Feb 26 2020
A study headed by researchers from the University of Utah Health and VA Salt Lake City Health Care System has proposed a new wearable sensor that operates together with artificial intelligence technology.
This sensor could help doctors remotely track critical changes in heart failure patients well ahead of a health crisis and could prevent hospitalization.
According to the researchers, ultimately, the system could help prevent up to one in three heart failure readmissions in the weeks after initial discharge from the hospital, helping patients maintain an improved quality of life.
This study shows that we can accurately predict the likelihood of hospitalization for heart failure deterioration well before doctors and patients know that something is wrong.
Josef Stehlik, MD, MPH, Study Lead Author and Co-Chief of Advanced Heart Failure Program, University of Utah Health
“Being able to readily detect changes in the heart sufficiently early will allow physicians to initiate prompt interventions that could prevent rehospitalization and stave off worsening heart failure,” stated Stehlik, who is also the medical director of the heart failure and heart transplant program at George E. Wahlen VA Medical Center in Salt Lake.
The research has been published in Circulation: Heart Failure, an American Heart Association journal.
Nearly 6.2 million Americans suffer from heart failure, and it is one of the leading hospital discharge diagnoses in the United States. Of these patients, almost 30% will probably be readmitted to the hospital before 90 days of discharge, presenting recurrent symptoms such as shortness of breath, fluid buildup, and fatigue.
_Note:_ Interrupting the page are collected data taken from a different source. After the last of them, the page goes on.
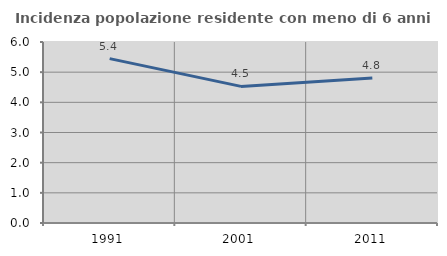
| Category | Incidenza popolazione residente con meno di 6 anni |
|---|---|
| 1991.0 | 5.448 |
| 2001.0 | 4.528 |
| 2011.0 | 4.809 |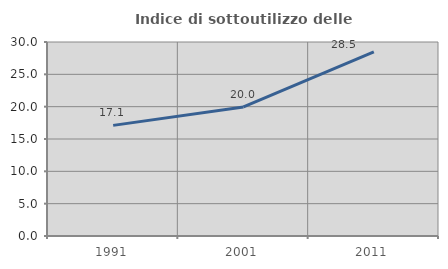
| Category | Indice di sottoutilizzo delle abitazioni  |
|---|---|
| 1991.0 | 17.108 |
| 2001.0 | 19.957 |
| 2011.0 | 28.469 |

In several cases, hospitalization reduces the ability of patients to independently care for themselves.
Those individuals who have repeated hospitalizations for heart failure have significantly higher mortality. Even if patients survive, they have poor functional capacity, poor exercise tolerance and low quality of life after hospitalizations. This patch, this new diagnostic tool, could potentially help us prevent hospitalizations and decline in patient status.
Biykem Bozkurt, MD, PhD, Study Co-Author and Director of the Winters Center for Heart Failure Research, Baylor College of Medicine, Houston
This information was transmitted to a smartphone from the sensor through Bluetooth and subsequently sent to an analytics platform created by PhysIQ on a secure server. This platform derived heart rhythm, heart rate, respiratory rate, sleep, body posture, walking, and other normal activities.
With the help of artificial intelligence, the analytics determined a normal baseline for every patient. If the data differed from normal, the platform produced an indication that the heart failure of the patient was worsening.
On the whole, the system precisely estimated the imminent need for hospitalization over 80% of the time. On average, this estimation took place 10.4 days prior to readmission (median 6.5 days).
There’s a high risk for readmission in the 90 days after initial discharge. If we can decrease this readmission rate through monitoring and early intervention, that’s a big advance. We’re hoping even in patients who might be readmitted that their stays are shorter, and the overall quality of their lives will be better with the help of this technology.
Josef Stehlik, MD, MPH, Study Lead Author and Co-Chief of Advanced Heart Failure Program, University of Utah Health
As a next step of the study, the scientists intend to carry out a huge clinical trial that will not just use the system to alert the doctors of changes in the condition of a patient but also monitor whether an early intervention based on these alerts result in fewer rehospitalizations for heart failure.
Apart from Drs Stehlik and Bozhurt, University of Utah Health researchers Jose Nativi-Nicolau, Peter Wohlfahrt, and Heather Hanson contributed to this research. Collaborators from other institutions include C. Schmalfuss, S. Wegerich, K Rose, R. Ray, R. Schofield, A. Deswal, S. Anand, H. Hanson, D. Richards, M. Pipke, J. Sekaric, and M. Phram.
The study was funded by the Department of Veterans Affairs Office of Information & Technology and VHA Innovation Ecosystem. PhysIQ, Inc. built the analytics platform. Pipke, Wegerich, Rose, Anand, Sekaric, and Richards are employed by PhysIQ. Stehlik is a consultant to Medtronic and Abbo.